他抬起头,便看见一个人跑过来,他张了张口,正打算从这个人开始询问,那人却一把抓住他的胳膊:“你是不是大夫?救救我兄弟吧,他刚才从二楼跌下来了……”
程俊逸慌忙去推他的手,他想说现在不是时候,他很忙,他有非常重要的事必须去做。
他还未来得及说出口,眼前蓦地一花,一道锐利的寒风从他鼻尖前一掠而过。
抓着他的那人下意识的一松手,“啊”地叫了一声。程俊逸扭头追看过去,只见一支羽箭正扎在旁边一棵树的树干上,箭杆和尾羽犹自不住颤动。
有人射了一箭。
这支箭上,还绑着一张布条。
程俊逸只觉得口中一阵苦涩,喉咙干得令他恶心。
他下意识地扭头,只模糊地看到对面房顶上一个黑色的身影倏的纵向远处。
他再度看向那支箭。
“怎么会有人射箭啊?怎么回事啊?”周围的人惊叫起来,都慌乱地往远处撤开。来找他帮忙那人犹豫了一下,也跟着跑开了。
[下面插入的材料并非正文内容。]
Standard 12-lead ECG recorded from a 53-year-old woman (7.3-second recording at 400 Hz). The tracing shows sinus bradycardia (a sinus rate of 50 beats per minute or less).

转眼间,这一小片地方就变得空旷起来,只有他一个人还立在当地。
程俊逸抬起了右手。
他发现自己的手在不受控制地颤抖着。
他错了他错了他犯大错了!他不该丢下孟红菱一个人,他更不该在发现孟红菱不见踪迹时还让谢白城一个人去找她。
该怎么办该怎么办该怎么办?!
不能逃。他想。
不能逃。
他要尽一切努力去弥补!一切!哪怕是他的命!
他的手终于捏住了那张布条的一端。
解开布条,拿在手中。他刚要把布条展开,倏然间,斜刺里伸出一只手,牢牢箍住了他的肩膀。
谭玄的声音在他耳畔响起:“俊逸,白城和红菱呢?”

他转过头,看到谭玄正紧锁着眉头盯住他。
他的神情依然是坚毅而冷峻的,就像他的刀。但客栈燃烧的火光倒映在他的眼里,看起来却像他的内里也在一并燃烧。
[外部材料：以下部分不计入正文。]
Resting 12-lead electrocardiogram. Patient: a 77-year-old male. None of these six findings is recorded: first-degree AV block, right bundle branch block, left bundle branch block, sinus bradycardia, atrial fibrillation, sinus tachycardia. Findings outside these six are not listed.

程俊逸翕动着嘴唇,结结巴巴地道:“谢哥哥去找孟红菱了……孟红菱她带着我的药箱不见了……不对……是我不好,我丢下她一个人,后来就不见了……”
谭玄不等他再颠三倒四地说下去,劈手便夺过那张布条,打开后迅速扫了一遍。
程俊逸在一旁模模糊糊看见字数似乎并不多,寥寥数语而已。但具体写了些什么,过度紧张的他一个字也没看清楚。
但他看清楚了谭玄脸上的神色一下子就变了。
自从认识以来,不管是在岚霞山上被人包围攻讦,还是在白水镇面对三个高手的联手围攻,谭玄从来都是气定神闲,神色自若。但这一刻,他的脸色看起来,真的是糟糕透顶,就像毫无防备地被人在软肋上狠狠揍了一拳。
“怎么回事?白城哥和小红菱呢?”时飞忽然也从人群中钻了出来,身形晃了几晃,就立在了他们身旁。
程俊逸张了张嘴,不知该如何解释。谭玄却蓦地把布条递了过去。时飞接过去看了一眼,顿时也是脸色大变:“这……这是怎么回事?”
谭玄忽然身形一动,纵身跃起,飞身上了对面房顶,只一错眼的功夫就不见了踪影。
“怎么回事啊?发生了什么?”时飞扭头看向他,再度问了一遍。
程俊逸还是不知该怎么回答才好,先从时飞手里拿过布条,这才看清楚了上面写的字:“大泷山古松岭。谭玄一人前来。否则孟谢二人必死。”落款是一朵由火焰构成花瓣的莲花。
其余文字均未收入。